I picked up my phone, shoved it in my pocket, and affected a lean against the brick wall. Jerkin’ my chin up at him, I asked, “Not bad? Clearly, you’re no art lover.”

It coulda been my imagination, but I thought I caught a twitch of a smile in his dark beard.

“Nah, don’t think I’ve ever set foot in a museum or gallery. Doesn’t take an art lover to appreciate sheer beauty, though, does it?”

His praise burned in my gut like a straight shot of whiskey. “It’s just some Disney shit.”

He stalked forward, his gait a threat because of his sheer size even if he didn’t mean to be intimidatin’. He stopped at my side and tipped his head back to take in the art from close up.

“Don’t care what it is, it’s fuckin’ good.”

“Yeah,” I agreed easily. “I’ve got natural born fuckin’ talent.”

He slanted me a look, thick brows arched. “Just a kid and you already got an ego the size’a the Pacific.”

This time, I cocked a brow. “You’ve seen my work, it’s good shit. Don’t see any point in bein’ humble if it’s just for show.”

He made a noise that was half-laughter, half-grumble. “Gotta fuckuva lotta confidence for a kid so young.”

I eyed him critically. “You’re what, thirty?”

He had the permanent tan and crow’s feet of a man who spent too long outdoors in the sun without protection and the kinda lived-in ease that said he’d been a self-assured man for a long fuckin’ time, but he wasn’t old, that much was obvious.

“Nail on the head,” he confirmed. “And you’re what, twelve?”

The need to lie burned through me even though I knew he’d call me on my shit. “Nineteen.”
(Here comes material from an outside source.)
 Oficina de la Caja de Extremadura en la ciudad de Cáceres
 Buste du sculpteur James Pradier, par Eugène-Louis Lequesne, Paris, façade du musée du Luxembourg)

Amusement flared in his pale, eerie, silver eyes, but he didn’t argue with me. Instead, he slapped a ham-sized hand on my back and squeezed my shoulder. “You’re lucky Eugene’s a fan’a the can. He’ll like the addition, but you best come in and meet ’im. He doesn’t take too kindly to random punks taggin’ his building.”

“This is his art?” I asked, shocked because the designs on the sides’a the building were nearly as good as mine. “He’s not bad.”
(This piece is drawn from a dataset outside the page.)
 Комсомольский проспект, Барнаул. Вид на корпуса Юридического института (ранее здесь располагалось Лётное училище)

He chuckled and started to lead us toward the door. “Can’t wait to see you say that to his fuckin’ face. He’s gonna lose it.”

Forty minutes later, I was sittin’ at a red leather booth in the dim, neon-punctuated light of Eugene’s kickass bar. It was one’a those places that played like a dive bar but was infinitely cooler, racked with personality from the graffiti and neon signs, to the collection of straight-up characters litterin’ the stools and open floorplan. Bikers, off-duty strippers-off-duty, a booth fulla cops in plainclothes sharin’ buckets of beer, and a sexy group of college girls titterin’ behind their hands and throwin’ back shots as they slid side-eyed looks at my table.

My table where Zeus Garro and his brothers sat surrondin’ me.

They were all big men, huge across the shoulders, long in the limb, big hands scarred and tatted and be-ringed, layin’ like discarded weapons on the table. They were rough and scowlin’ when they weren’t smilin’, only because they had the squint’a men who’d spent too long in the sun and they gave zero fucks when most other people flapped their mouths.

They were the fuckin’ shit.

I was seventeen, the son of an immigrant fisherman and a homemaker. My skin was inked with pen, not permanent pigment, and my swagger came from knowin’ a good life, not a bad one.

But they didn’t give a shit. Zeus saw me, and I mean fuckin’ saw me. He saw somethin’ in me that didn’t have a voice or a name until he dragged me inside the dark bar and sat me at a table with his men.

Somethin’ that yearned for brotherhood and chaos and freedom.

Somethin’ The Fallen men had in spades.

“Workin’ at Stella’s to save money so your family can foster two neighbor kids,” Zeus confirmed slowly, spinnin’ a big silver skull on his finger. “Not often a teenager thinks’a someone other ’an himself, let alone two kids down on their luck with no connection to ’im.”

Guilt and anger burned through me harder than the three beers I’d already consumed. Apparently, if I was with the bikers, Eugene didn’t give much of a crap if I was of age.

“They’re family,” I said, wishin’ I could burn the words into the air, into the fabric of the fuckin’ universe so no one would try to take them from us again.